Step (1) must be completed before firing off a big search.

Steps (2) and (3) must be completed before starting large-scale assembly.

Trimming RdRp is tricky because there is no robust method for finding domain boundaries, as opposed to conserved regions within a domain. Developing our own is too hard. We will address this by leveraging the "Wolf18" RdRp dataset from this paper: https://doi.org/10.1128/mbio.02329-18. These guys did a pretty comprehensive RdRp search and trimmed the results using psi-blast. We will use their trimmed sequences as an operational definition of the region we want to analyze in depth. Wolf18 is posted on S3 here: s3://serratus-public/notebook/201226_rdrp0/rev1/rdrp0_r1.fa. (AB -- can we harmonize terminology? this is complicated enough as it is without Wolf18=rdrp0_r1; I like Wolf18 better).

For trimming, we will align to Wolf18 and discard the overhangs. This gets difficult at low identities, so we must validate this step also. Providing we don't pick up a totally different region of the ORF, we can tolerate quite large errors in trimming.

For validation of RdRp identification and trimming, we should do hold-out cross-validation using high-quality sequences, i.e.
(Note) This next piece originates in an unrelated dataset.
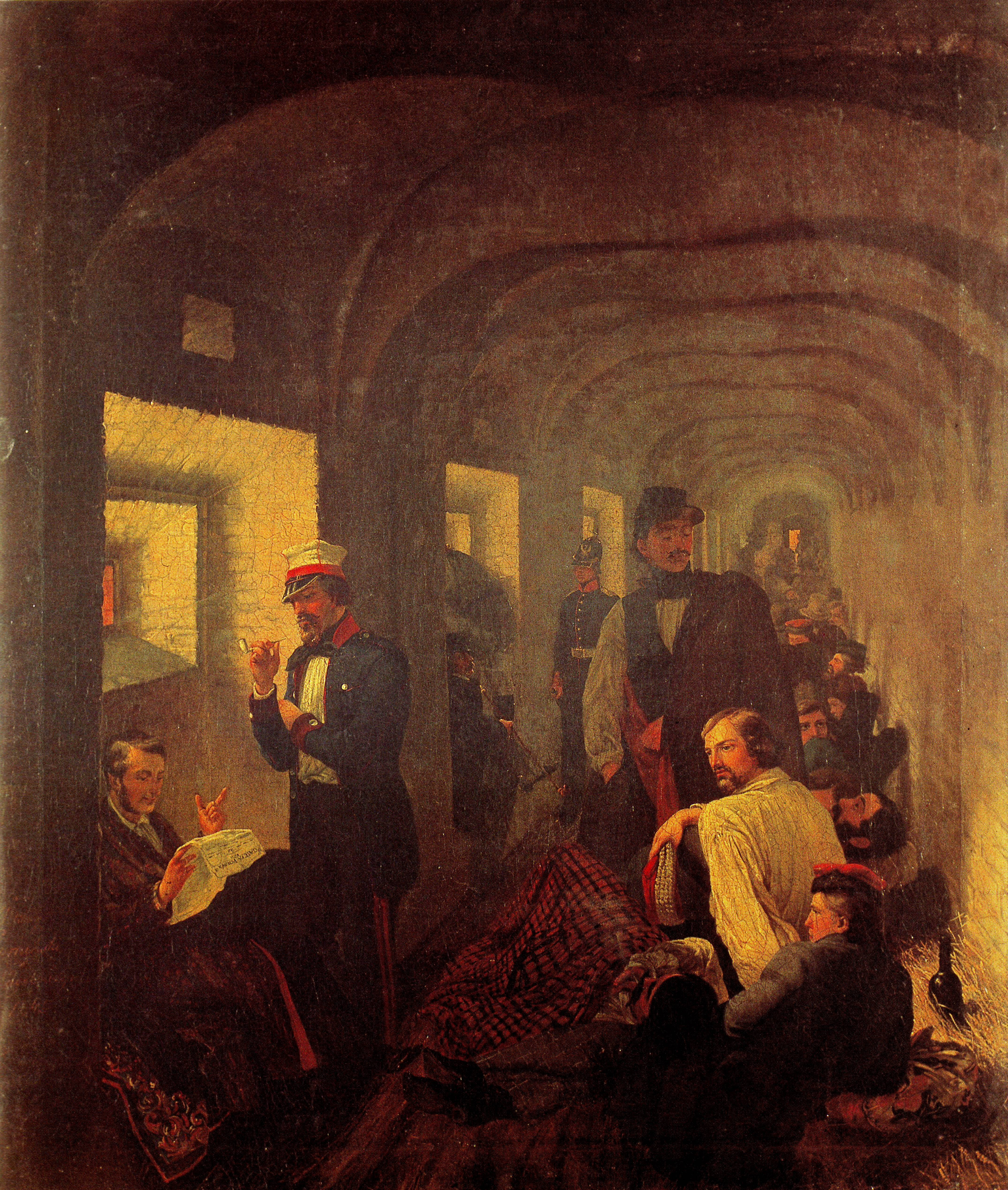 Öl auf Leinwand, Polikarp Guminski, 1849. Polnische Gefangene in Magdeburg.

RefSeqs. To assess how accuracy varies with identity, we will use cross-validation by identity (CVI, https://www.drive5.com/usearch/manual/cvi.html) which constructs test/training sets where the maximum identity (MaxID) of the top test-training hit is fixed to a known value or range of values. Here, I suggest five test/training pairs with MaxID = 90, 75, 50, 30, 15% to get a representative range.

The gold standard reference for the gene identification and trimming benchmark (GITB-gold) will be full-length RdRp-containing ORFs from RefSeqs plus coordinates of the trimmed RdRps. These coordinates will be obtained by aligning the ORFs to Wolf18. These alignments should be good (diamond may be good enough) because the top-hit identities should be at least 90%.

The decoy reference (GITB-decoy) will be all RefSeq ORFs which do NOT contain RdRp. Ideally, these will all be discarded by the protocol. In practice, there will be FPs due to local homology between RdRp and other genes; this surely arises often in viruses due to recombination events. Using the decoy reference will enable us to design better filters and measure the FP rate (ROC curve) of the protocol.

For the alignment step of the trimming protocol, we need a semi-global aligner because we want to enforce that all of the trimming reference sequence is aligned to a local segment of the query sequence. Overhangs in the query should not be penalized, while overhangs in the reference sequence should be penalized; this is the definition of semi-global. So far, we've been using PathRacer, but this off-label use of PR which is not ideally suited to this task and we're looking into alternatives.

Task assignments

AB: Construct GITB-gold and GITB-decoy sequences. Optional: generate coordinates by aligning to Wolf18, RE happy to do this. (?mostly/all done already).

AB: Construct rdrp-big.

RE: Implement (a) GITB, (b) gene identificaion method (probably just diamond E-value), and (c) trimming with a semi-global aligner. This is going to take a few days.

RE: Binary classifier for SRA datasets.

RE: Binary classifier for RdRp gene identification.

AK: Implement and test "micro-assembly", i.e. assembly by converting diamond tsv to FASTQ.

BB: Optimize diamond for RdRp search.